Michelle Perrot : Ce lieu, je l’ai rencontré dans ma jeunesse. À l’époque, je n’aimais pas trop George Sand que je trouvais conservatrice ; en réalité, je l’avais peu lue et la mésestimais. La famille de mon époux habitait Châteauroux et c’est en visitant la région que j’ai découvert Nohant. Nous avons eu la chance de bénéficier de la guidance de sa petite-fille Aurore Lauth Sand en 1959, peu de temps avant son décès. Elle nous a reçus comme si nous étions des amis. À l’époque, il n’y avait évidemment pas de visite organisée, car il ne s’agissait pas d’un musée, mais d’une maison habitée par intermittence. C’était une sorte de cerisaie berrichonne, un lieu dont on ne savait pas vraiment ce qu’il allait devenir. Au fond, c’est ce lieu qui m’a attirée vers George Sand. En tant qu’historienne, j’ai eu par la suite souvent l’occasion de travailler avec et sur Sand. Par ailleurs, je suis très sensible aux lieux qui sont une cristallisation à la fois d’une personnalité, de son intimité, de ses amours, de ses relations. D’autant que, dans le cas de Sand, elle-même y était sensible. Donc elle écrit souvent sur ce lieu, elle y travaille et le transforme beaucoup. Pour écrire ce livre, j’ai exploité son extraordinaire correspondance ainsi que ses agendas. C’est Alexandre Manceau qui a été son majordome, puis son amant et son dernier amour, qui lui avait conseillé de tenir des agendas, afin d'y consigner sa vie quotidienne, les gens qu’elle a reçus, les livres qu’elle a lus, mais aussi les travaux entrepris. Ils constituent donc une mine d’informations pour connaître Nohant.

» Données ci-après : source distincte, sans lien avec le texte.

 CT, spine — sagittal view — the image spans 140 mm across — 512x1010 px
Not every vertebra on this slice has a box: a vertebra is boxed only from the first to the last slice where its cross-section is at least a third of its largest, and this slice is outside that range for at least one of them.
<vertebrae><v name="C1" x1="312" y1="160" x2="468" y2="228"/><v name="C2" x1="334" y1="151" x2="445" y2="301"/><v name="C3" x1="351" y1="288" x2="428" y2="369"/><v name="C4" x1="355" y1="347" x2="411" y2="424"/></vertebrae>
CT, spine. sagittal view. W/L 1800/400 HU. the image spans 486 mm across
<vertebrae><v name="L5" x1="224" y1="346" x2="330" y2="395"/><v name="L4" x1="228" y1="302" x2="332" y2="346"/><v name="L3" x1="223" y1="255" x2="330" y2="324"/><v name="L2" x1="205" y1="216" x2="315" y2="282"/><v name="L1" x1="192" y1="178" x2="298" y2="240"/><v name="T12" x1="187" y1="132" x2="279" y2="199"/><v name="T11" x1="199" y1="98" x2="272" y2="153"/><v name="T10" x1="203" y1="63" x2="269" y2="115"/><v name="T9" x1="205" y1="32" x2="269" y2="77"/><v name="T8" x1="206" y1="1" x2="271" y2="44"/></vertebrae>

C’est une demeure dont elle a héritée de sa grand-mère Marie-Aurore de Saxe, une femme des Lumières qui a adhéré à la Révolution française et qui a acheté la maison durant les ventes révolutionnaires, alors que les aristocrates fuyaient majoritairement le pays. Le père de la future George étant mort d’un accident de cheval près de Nohant, la petite fille est arrivée ici à quatre ans pour être élevée par sa grand-mère. Elle y a reçu une éducation très libre et joyeuse ainsi qu’une éducation intellectuelle très forte, pas du tout comme celle que l’on dispensait alors aux filles. Une fois adulte, elle ne pensait d’abord pas faire sa vie ici, car elle a beaucoup aimé Paris qui l’a faite. Cependant, elle s’est rendu compte qu’elle était restée attachée à sa terre, elle disait d’ailleurs : « Je suis un paysan. » C’est pour cela qu’elle a voulu revenir ici et qu’elle s’est battue pour être sûre de récupérer la possession de Nohant après son divorce. Une fois qu’elle a récupéré son bien, elle a décidé d’y habiter en partageant son temps entre Paris et Nohant et de faire quelque chose de cette maison.

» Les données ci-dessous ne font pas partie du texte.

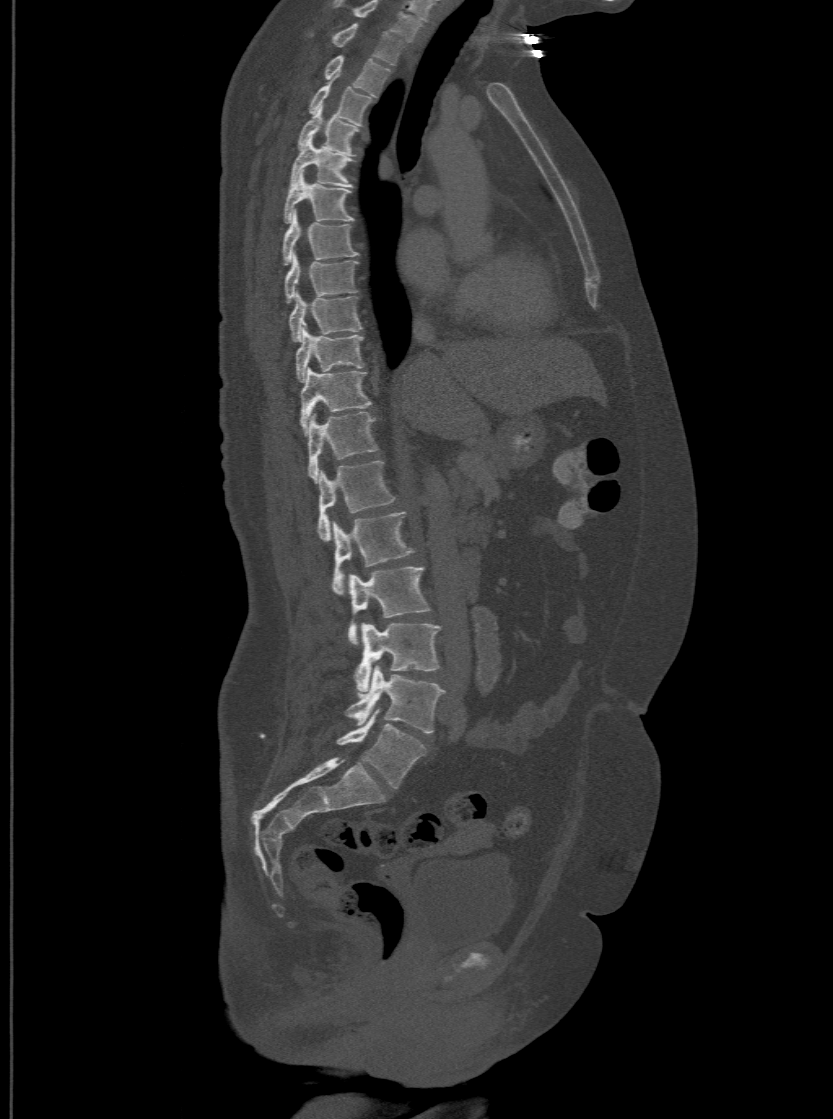

CT spine. 500 mm image width. sagittal reformat. Boxes: x1:y1:x2:y2 in pixels. Labels in this scan begin with T1 at the top and end with L6 at the bottom. The labels name a sixth lumbar vertebra for this spine: L6, after L5. The labeled vertebrae in this slice are: L6 at 337:709:425:788, L5 at 347:666:443:733, L4 at 353:623:440:693, L3 at 348:566:430:645, L2 at 332:510:414:593, L1 at 317:460:395:539, T12 at 308:412:377:481, T11 at 299:367:372:432, T10 at 295:325:364:381, T9 at 288:293:362:341, T8 at 285:253:357:302, T7 at 282:212:359:264, T6 at 283:175:352:222, T5 at 290:138:352:186, T4 at 296:107:359:154, T3 at 308:82:372:124, T2 at 324:53:390:94, T1 at 332:22:403:64.
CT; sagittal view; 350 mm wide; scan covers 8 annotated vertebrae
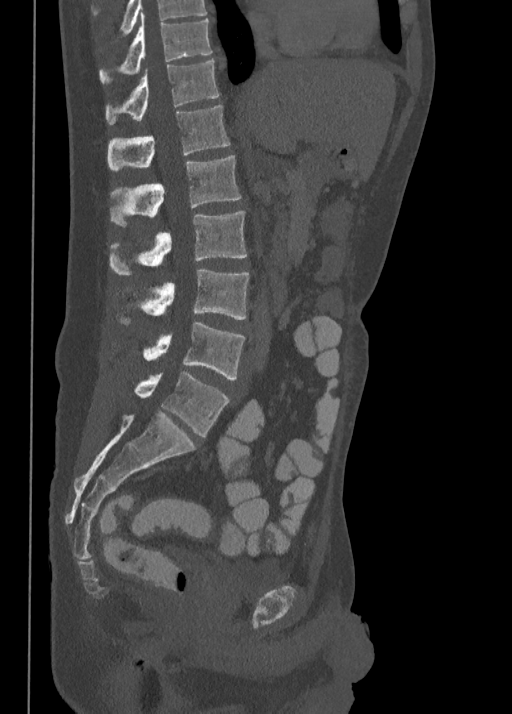
Boxes below are [x1, y1, x2, y2] in pixels.
{"vertebrae":{"T10":[99,14,212,83],"T11":[105,59,220,124],"T12":[107,105,230,171],"L1":[109,155,240,225],"L2":[109,211,246,275],"L3":[120,269,249,323],"L4":[143,321,245,379],"L5":[134,371,230,436]}}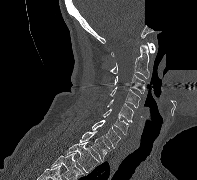
Spine computed tomography. sagittal reformat. part of the image has been replaced by a constant value
Box values are [left, top, right, bottom] in pixels.
{"vertebrae":{"C1":[111,42,155,56],"C2":[110,44,149,78],"C3":[114,74,145,93],"C4":[110,87,140,108],"C5":[106,99,133,122],"C6":[103,109,129,134],"C7":[92,120,121,148],"T1":[79,131,110,161],"T2":[66,142,100,172]}}

Très rapidement, elle a décidé d’en faire un lieu où elle recevrait ses amis et une maison d’artiste, car c’est la seule identité qu’elle se reconnaissait vraiment. Elle voulait qu’elle devienne une petite colonie, un phalanstère. Donc la maison a été conçue pour cela, transformée pour cela, c’est pourquoi elle était toujours en travaux. Au départ, c’était un bâtiment avec de grandes pièces qu'elle a transformées pour créer beaucoup de chambres. Et bien sûr des ateliers qui ont notamment été utilisés par son fils Maurice, ainsi que par Delacroix qu’elle a souvent reçu ici, mais aussi Théodore Rousseau, et son amant Manceau qui était graveur. La musique tenait également une place fondamentale, car pour Sand c’était l’art suprême. Les premiers qui ont inauguré la maison sont ainsi Franz Liszt et Marie d’Agoult. Suivis par Chopin avec qui Sand a vécu neuf ans dont sept étés passés à Nohant. La maison a aussi été un atelier d’écriture fréquenté par Théophile Gautier, Alexandre Dumas fils, Flaubert et Tourgueniev. Un petit théâtre y a même été aménagé.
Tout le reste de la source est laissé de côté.